Alla Pfizer, il capo della ricerca sui vaccini è Kathrin Jansen, una tedesca immigrata negli Stati Uniti che ha collaborato strettamente con Katalin Kariko e altre 650 persone, incontrate grazie a innumerevoli meeting via Zoom.
Katalin Kariko è stata inutilmente corteggiata da Moderna, il cui fondatore è rimasto folgorato dalle potenzialità dello mRNA. Il vaccino si è rivelato molto efficace grazie ai test clinici coordinati con grande successo da Lisa Jackson.
Anche dietro il vaccino sviluppato da AstraZeneca in collaborazione con l’Università di Oxford c’è una donna: Sarah Gilbert, professore di Vaccinologia a Oxford. Madre di famiglia cinquantenne, si è dedicata anima e corpo allo sviluppo del vaccino, iniziando a lavorare tutte le mattine alle 4.

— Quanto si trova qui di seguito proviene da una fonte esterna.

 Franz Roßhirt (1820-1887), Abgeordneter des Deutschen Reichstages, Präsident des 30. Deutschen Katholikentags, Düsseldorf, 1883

La storia che trovo più coinvolgente è però quella di Nita Patel, la scienziata artefice del vaccino sviluppato da Novavax, una ditta che stava fallendo prima che il programma del governo americano per il finanziamento eccezionale dei vaccini le portasse nuova vita. Nita Patel è nata in un piccolo villaggio dell’India rurale e, quando era bambina, suo padre si ammalò di tubercolosi. Sopravvisse, ma le sue capacità di lavoro limitate fecero piombare la famiglia nella povertà e la piccola decise che sarebbe diventata medico per trovare il vaccino contro la tubercolosi. Emigrata negli Stati Uniti, Nita è diventata la punta di diamante di Novavax, dove ha sviluppato un vaccino innovativo, basato sull’utilizzo di larve di tarme, che è in fase di test e sembra promettente.

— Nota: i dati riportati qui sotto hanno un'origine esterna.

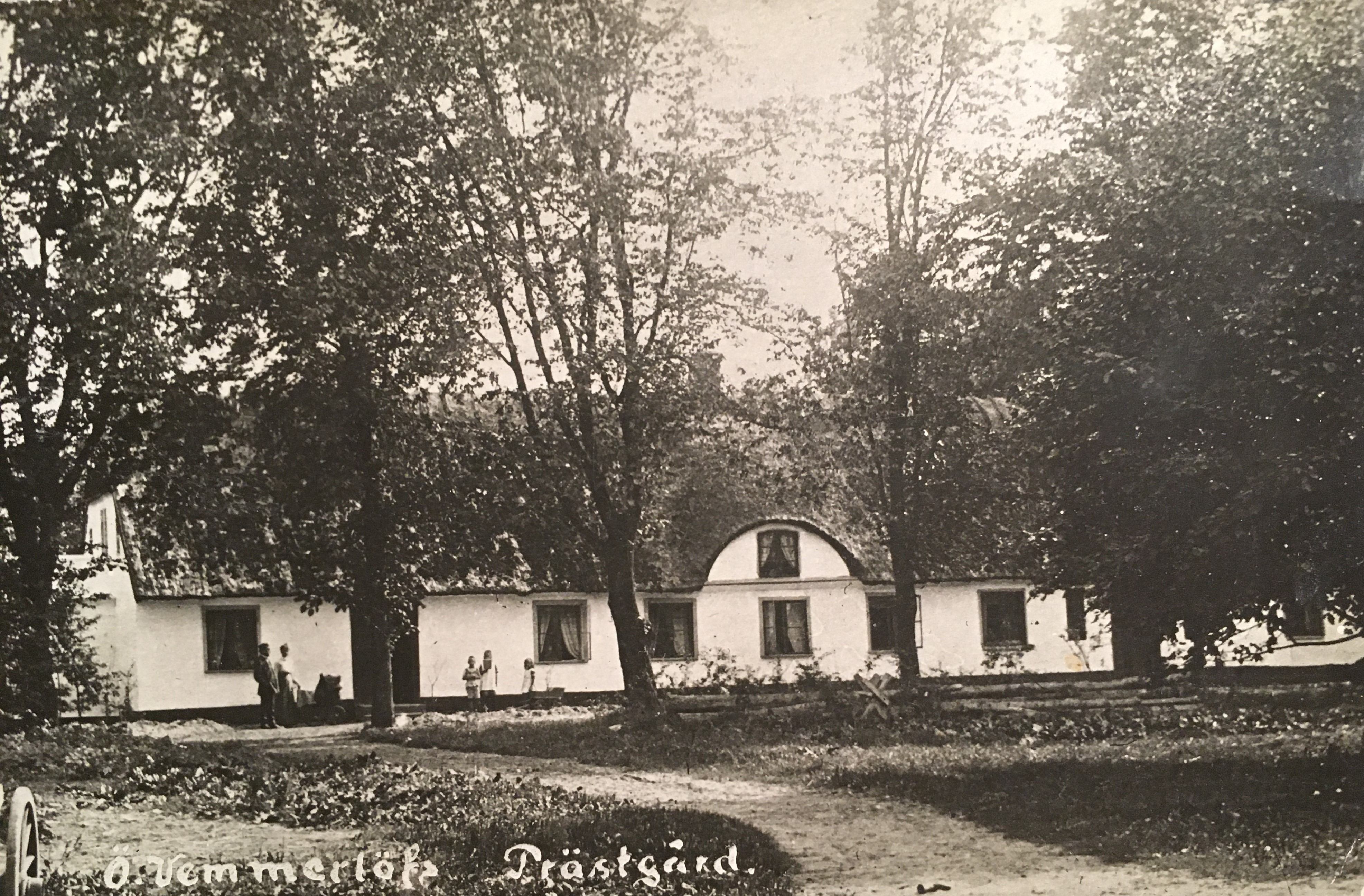 Östra Vemmerlövs gamla prästgård

E la lista delle donne coinvolte nello sviluppo dei vaccini potrebbe continuare, perché sono proprio tante le ricercatrici che hanno dato un contributo importante in questo campo. Forse la presenza di donne di talento ne attira altre, a formare gruppi di ricerca coesi e produttivi. Certamente, è una prova che le donne hanno moltissimo da offrire alla società.